Tingginya kadar glukosa darah mengindikasikan tingginya tingkat stres akibat meningkatnya salinitas media. Pada tingkat stres yang sangat tinggi, yang diikuti oleh peningkatan kadar glukosa darah yang cepat dan tetap berada pada tingkat yang tinggi akan diikuti oleh kematian ikan (Brown 1993). Kenaikan salinitas media secara mendadak menghasilkan naiknya kadar glukosa darah pada ikan nila. Naiknya kadar glukosa darah pada ikan tersebut menunjukan terjadinya stres akibat perlakuan yang diberikan

Mazeaud dan Mazeaud (1981) menyatakan bahwa adanya stres pada ikan- ikan elasmobranchi, teleostei, dan siklostoma menyebabkan meningkatnya kadar glukosa darah. Bahkan dikatakan pula bahwa pada kegiatan budi daya seperti penangkapan dan penanganan sebagian besar akan menyebabkan

hyperglycemia. Kadar glukosa darah dapat digunakan sebagai parameter stres yang sederhana, efektif, dan memadai untuk berbagai macam stresor, sementara itu pengukuran kortikosteroid, dan katekholamin biayanya sangat mahal dan tidak praktis dalam aplikasi untuk pembenihan ikan.

Respons stres sekunder dapat berupa mobilisasi substrat kaya energi dengan menurunkan cadangan glikogen hati, meningkatkan kadar glukosa plasma,

mempengaruhi asam lemak bebas yang beredar, dan menghambat sintesis protein. Stres juga terlihat pada keseimbangan hidromineral, menyebabkan kelebihan air pada ikan yang hidup di air tawar dan kehilangan air pada ikan yang hidup di air laut. Stres juga dapat mengganggu sistem imunitas; stres umumnya diyakini menurunkan kemampuan imunitas yang akan berdampak buruk pada pertumbuhan maupun reproduksi ikan. Penambahan vitamin E dalam pakan dengan jumlah yang optimal dapat meningkatkan sistem kekebalan dan humoral antibodi (Pilliang dan Djojosoebagio 2000). Hasil pengamatan IV pada pemberian pakan dosis minyak ikan 30 g/kg dan vitamin E sebesar 150 mg/kg pakan memberi respons positif terhadap kinerja reproduksi meliputi tingkat kematangan gonad, waktu pemijahan (ovulasi), derajat tetas telur dan ketahanan hidup larva.

KESIMPULAN DAN SARAN

1. Penambahan kombinasi minyak ikan dan vitamin E pakan induk ikan nila memperlihatkan respons terbaik terhadap kinerja performans reproduksi yang meliputi perkembangan gonad, jumlah induk yang memijah, kualitas telur, derajat tetas telur, dan ketahanan hidup larva.
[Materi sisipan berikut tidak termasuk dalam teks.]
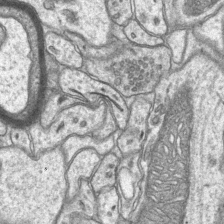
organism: Mouse
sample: CA1 Hippocampus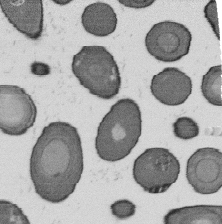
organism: B. subtilis
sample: Bacterial spore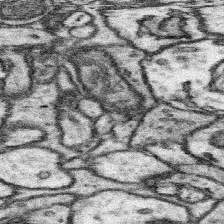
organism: Mouse
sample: Somatosensory cortex neuropil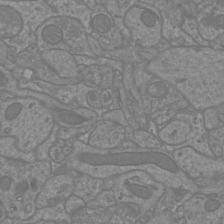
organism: Mouse
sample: Cortical neurons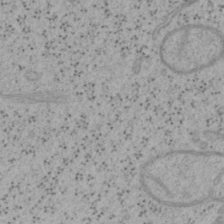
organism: Human
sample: HeLa cells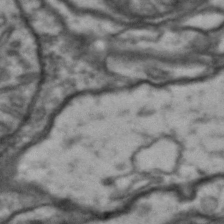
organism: Drosophila
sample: Brain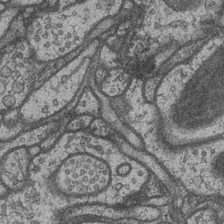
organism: Drosophila
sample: Optic medulla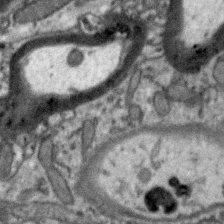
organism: Zebra finch
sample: Brain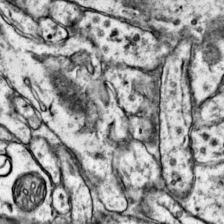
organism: Mouse
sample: Primary visual cortex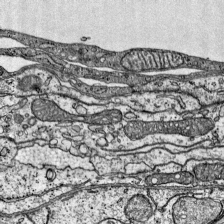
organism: Mouse
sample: Visual Cortex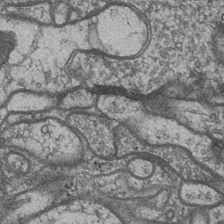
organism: Drosophila
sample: Optic medulla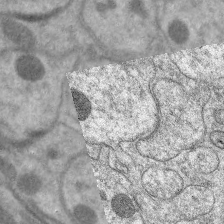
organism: C. elegans
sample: Pharynx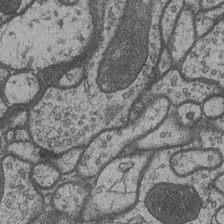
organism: Drosophila
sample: Optic medulla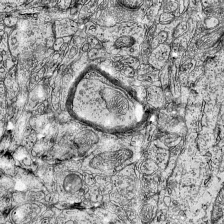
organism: Mouse
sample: Visual Cortex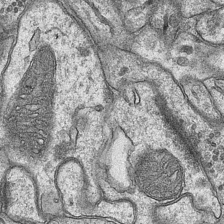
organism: Mouse
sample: CA1 Hippocampus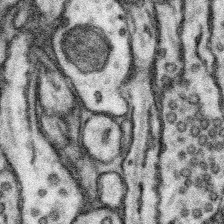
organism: Mouse
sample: Somatosensory cortex neuropil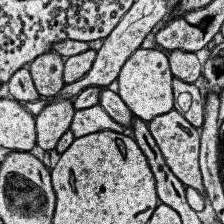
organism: Human
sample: Temporal Lobe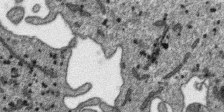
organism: Human
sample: Lung epithelial cells infected with SARS-CoV-2

2. Pakan uji yang memberi hasil terbaik untuk memperbaiki kualitas telur dan larva adalah kombinasi minyak ikan 30 g /kg dan vitamin E 150 mg /kg dalam pakan.
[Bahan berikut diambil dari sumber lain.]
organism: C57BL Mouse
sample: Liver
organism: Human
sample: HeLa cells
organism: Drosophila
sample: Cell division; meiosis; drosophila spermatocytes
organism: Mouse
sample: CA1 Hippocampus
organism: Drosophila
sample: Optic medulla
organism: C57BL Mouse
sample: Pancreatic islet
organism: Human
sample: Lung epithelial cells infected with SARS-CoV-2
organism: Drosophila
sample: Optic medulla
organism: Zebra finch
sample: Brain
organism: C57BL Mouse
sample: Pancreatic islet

3. Hasil pemeriksaan terhadap estradiol-17ß dalam plasma darah secara umum memperlihatkan kinerja dan respons terbaik pada siklus reproduksi khususnya proses vitelogenesis tahap awal perkembangan gonad.

4. Tingkat kerja osmotik media terbaik terhadap respons dan kinerja performans reproduksi ikan nila adalah salinitas media 10o/oo dengan tingkat kerja osmotik sebesar 245.75 mOsm/L H2O.

Saran

1 Perlu pengkajian yang lebih mendalam tentang manajemen penyusunan suatu formula pakan induk khusus untuk proses pematangan gonad ikan nila, yang sebaiknya me nggunakan kombinasi minyak ikan 30 g/kg dan vitamin E 150 mg/kg dan dalam pakan.
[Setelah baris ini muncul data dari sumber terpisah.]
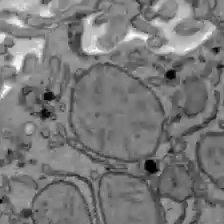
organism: C57BL Mouse
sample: Liver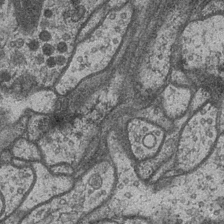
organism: Drosophila
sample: Optic medulla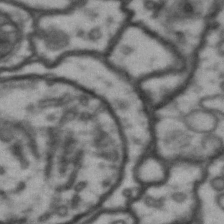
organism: Drosophila
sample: Brain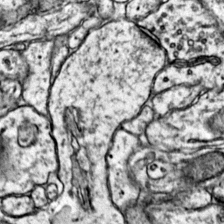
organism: Mouse
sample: Primary visual cortex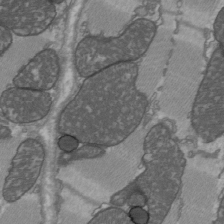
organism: C57BL Mouse
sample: Heart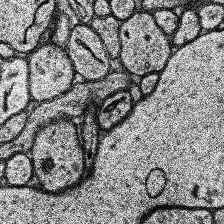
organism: Human
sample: Temporal Lobe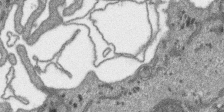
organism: Human
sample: Lung epithelial cells infected with SARS-CoV-2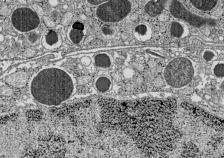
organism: C57BL Mouse
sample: Pancreatic islet

2 Perlu pengkajian yang lebih mendalam tentang faktor lingkungan khususnya salinitas media terhadap ikan uji pada pembenihan ikan nila dengan menggunakan media air laut untuk mempermudah proses adaptasi ikan nila dari lingkungan air tawar ke air laut disarankan ukuran benih 10 -15 g.

3 Proses pembenihan ikan nila sebaiknya dilakukan di media air laut disarankan untuk calon induk yang digunakan harus berasal dari habitat tambak atau air laut sehingga proses adaptasinya lebih mudah.